■ Recorded information:
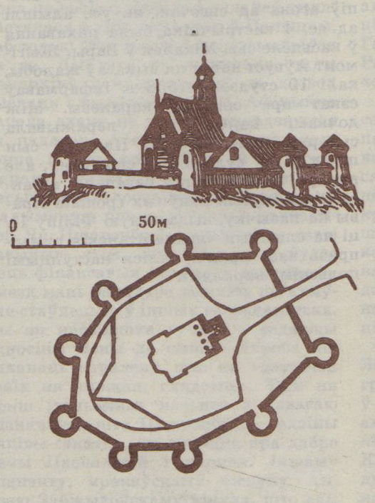 Беларуская (тарашкевіца): Абмерны рысунак кальвінскага збору ў Койданаве Юзэфа Ядкоўскага
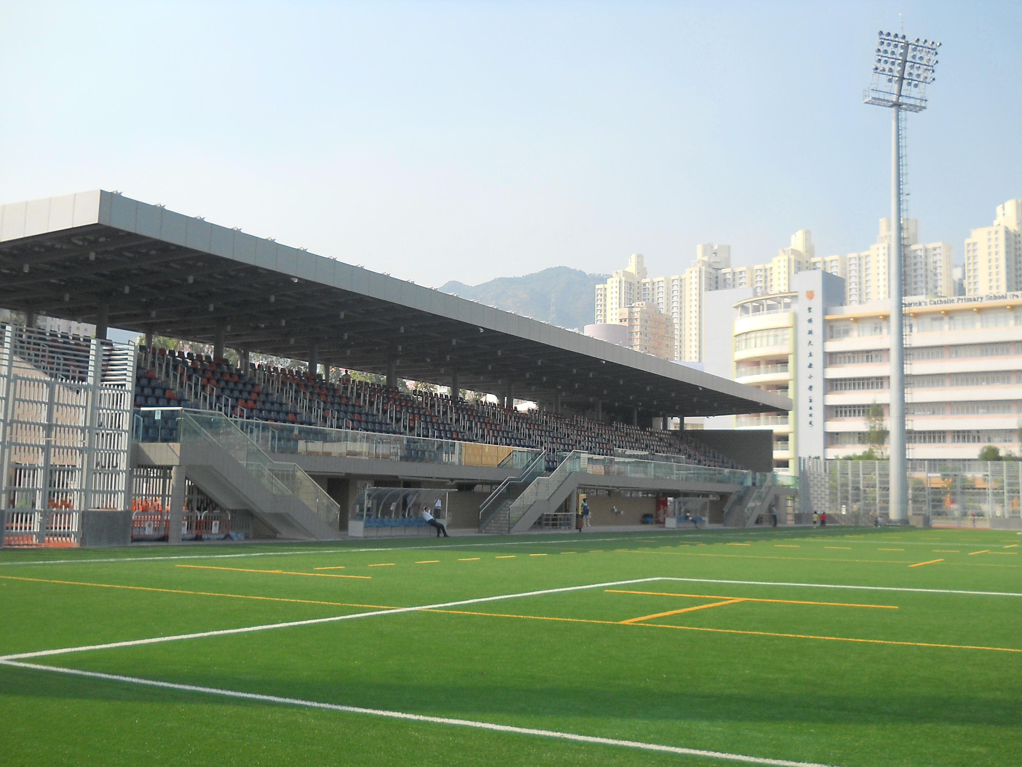 中文（香港）: 蒲崗村道公園草地球場
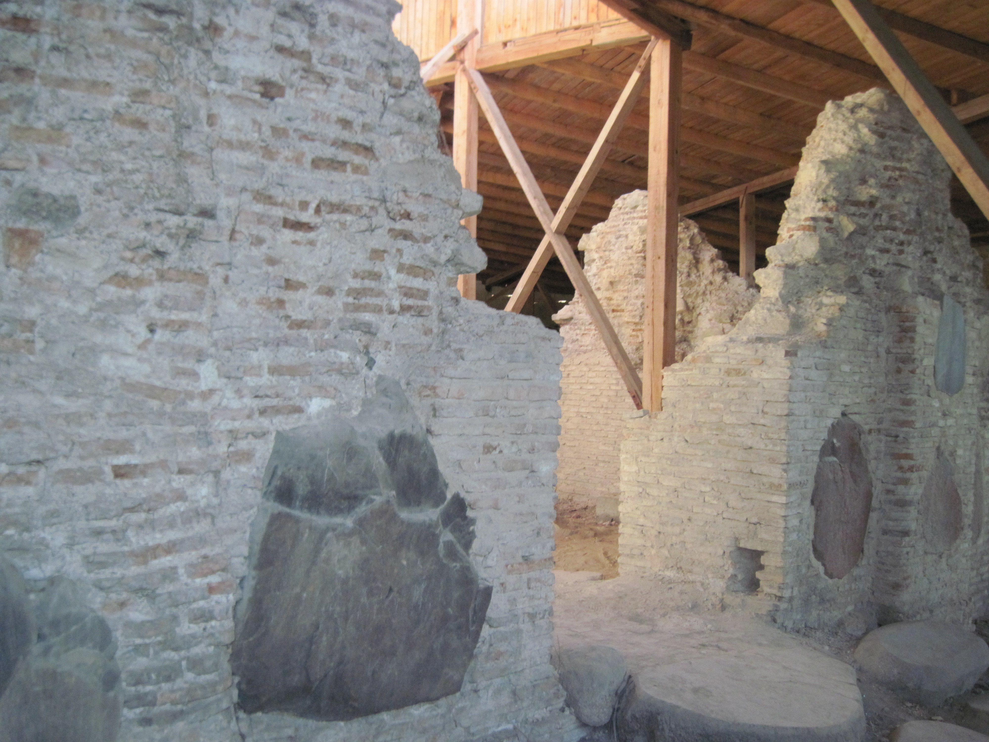 Рэшткі Ніжняй царквы ў Гродне. 12 ст.

■ What the task asks:
The whole listing should be restated word for word, with no pictures.

■ Solution for this exercise:
 Беларуская (тарашкевіца): Абмерны рысунак кальвінскага збору ў Койданаве Юзэфа Ядкоўскага
 中文（香港）: 蒲崗村道公園草地球場
 Рэшткі Ніжняй царквы ў Гродне. 12 ст.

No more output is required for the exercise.